*** Opening of Data to process ***

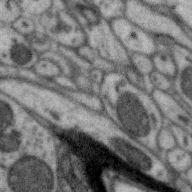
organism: Zebra finch
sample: Brain
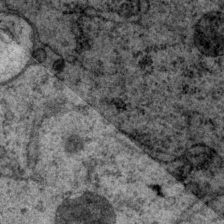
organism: P. pacificus
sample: Pharynx
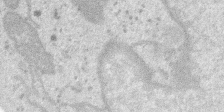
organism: Human
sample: Lung epithelial cells infected with SARS-CoV-2
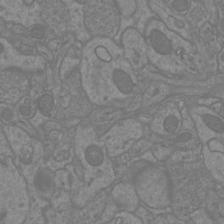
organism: Mouse
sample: Cortical neurons
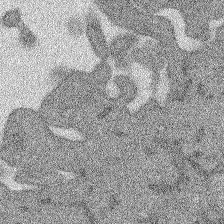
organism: Human
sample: HeLa cells
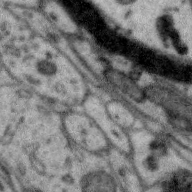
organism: Zebra finch
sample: Brain
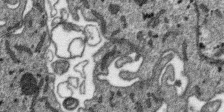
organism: Human
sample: Lung epithelial cells infected with SARS-CoV-2
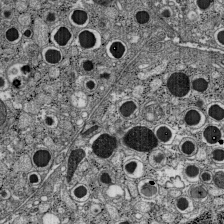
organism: C57BL Mouse
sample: Pancreatic islet
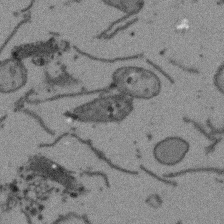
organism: Arabidopsis thaliana
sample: Root tip
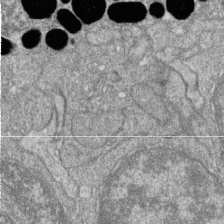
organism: Zebrafish
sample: Cilia; retinal pigment epithelium
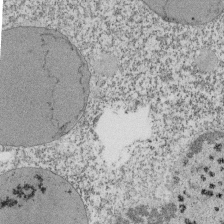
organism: Tetrahymena
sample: Cilia in tetrahymena
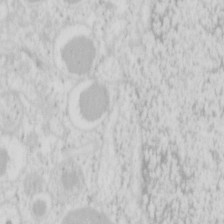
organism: Mouse
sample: Pancreas
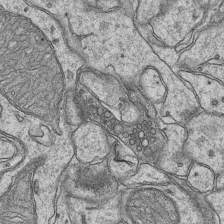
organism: Mouse
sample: CA1 Hippocampus
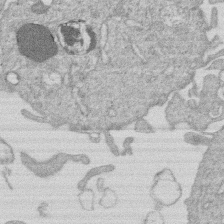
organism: Human
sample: Macrophage cells
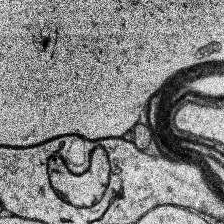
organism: Human
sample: Temporal Lobe
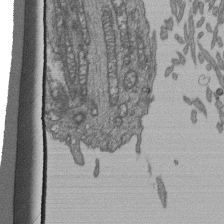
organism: Human
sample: Retinal organoid Rod and Cone cells
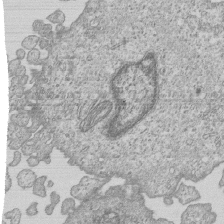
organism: Human
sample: MDA-MB-231 cells
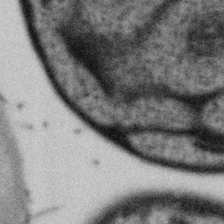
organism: Gemmata obscuriglobus
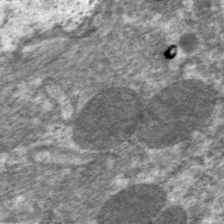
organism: C. elegans
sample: Pharynx
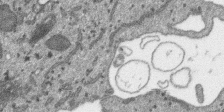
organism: Human
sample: Lung epithelial cells infected with SARS-CoV-2
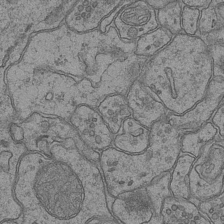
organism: Mouse
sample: CA1 Hippocampus
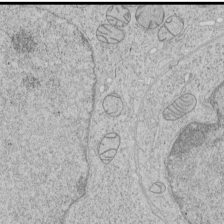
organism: Human
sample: Mitochondria in HCT116 cells
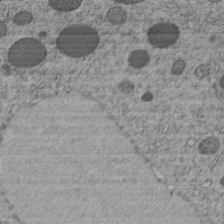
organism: C. elegans
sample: C. elegans embryo early stage
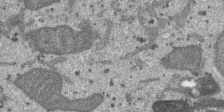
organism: Human
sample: Lung epithelial cells infected with SARS-CoV-2
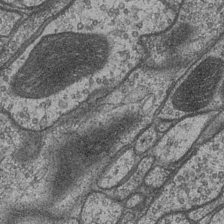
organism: Drosophila
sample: Optic medulla
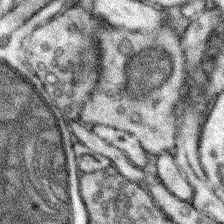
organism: Mouse
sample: Somatosensory cortex neuropil
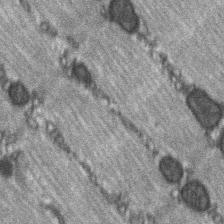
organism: C57BL Mouse
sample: Soleus
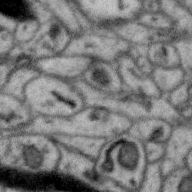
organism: Zebra finch
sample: Brain
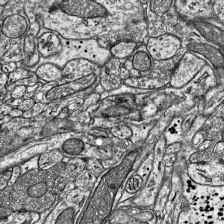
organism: Mouse
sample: Visual Cortex
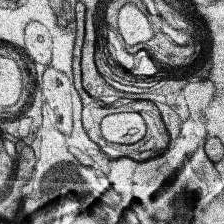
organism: Human
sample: Temporal Lobe
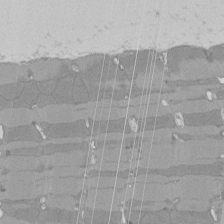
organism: Rat
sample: Left ventricle
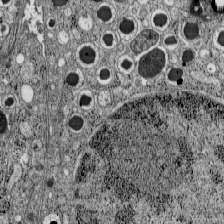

*** Close of Data to process ***

Required action: The complete set of records should be written out again, pictures excluded.

Answer to the problem:
organism: Zebra finch
sample: Brain
organism: P. pacificus
sample: Pharynx
organism: Human
sample: Lung epithelial cells infected with SARS-CoV-2
organism: Mouse
sample: Cortical neurons
organism: Human
sample: HeLa cells
organism: Zebra finch
sample: Brain
organism: Human
sample: Lung epithelial cells infected with SARS-CoV-2
organism: C57BL Mouse
sample: Pancreatic islet
organism: Arabidopsis thaliana
sample: Root tip
organism: Zebrafish
sample: Cilia; retinal pigment epithelium
organism: Tetrahymena
sample: Cilia in tetrahymena
organism: Mouse
sample: Pancreas
organism: Mouse
sample: CA1 Hippocampus
organism: Human
sample: Macrophage cells
organism: Human
sample: Temporal Lobe
organism: Human
sample: Retinal organoid Rod and Cone cells
organism: Human
sample: MDA-MB-231 cells
organism: Gemmata obscuriglobus
organism: C. elegans
sample: Pharynx
organism: Human
sample: Lung epithelial cells infected with SARS-CoV-2
organism: Mouse
sample: CA1 Hippocampus
organism: Human
sample: Mitochondria in HCT116 cells
organism: C. elegans
sample: C. elegans embryo early stage
organism: Human
sample: Lung epithelial cells infected with SARS-CoV-2
organism: Drosophila
sample: Optic medulla
organism: Mouse
sample: Somatosensory cortex neuropil
organism: C57BL Mouse
sample: Soleus
organism: Zebra finch
sample: Brain
organism: Mouse
sample: Visual Cortex
organism: Human
sample: Temporal Lobe
organism: Rat
sample: Left ventricle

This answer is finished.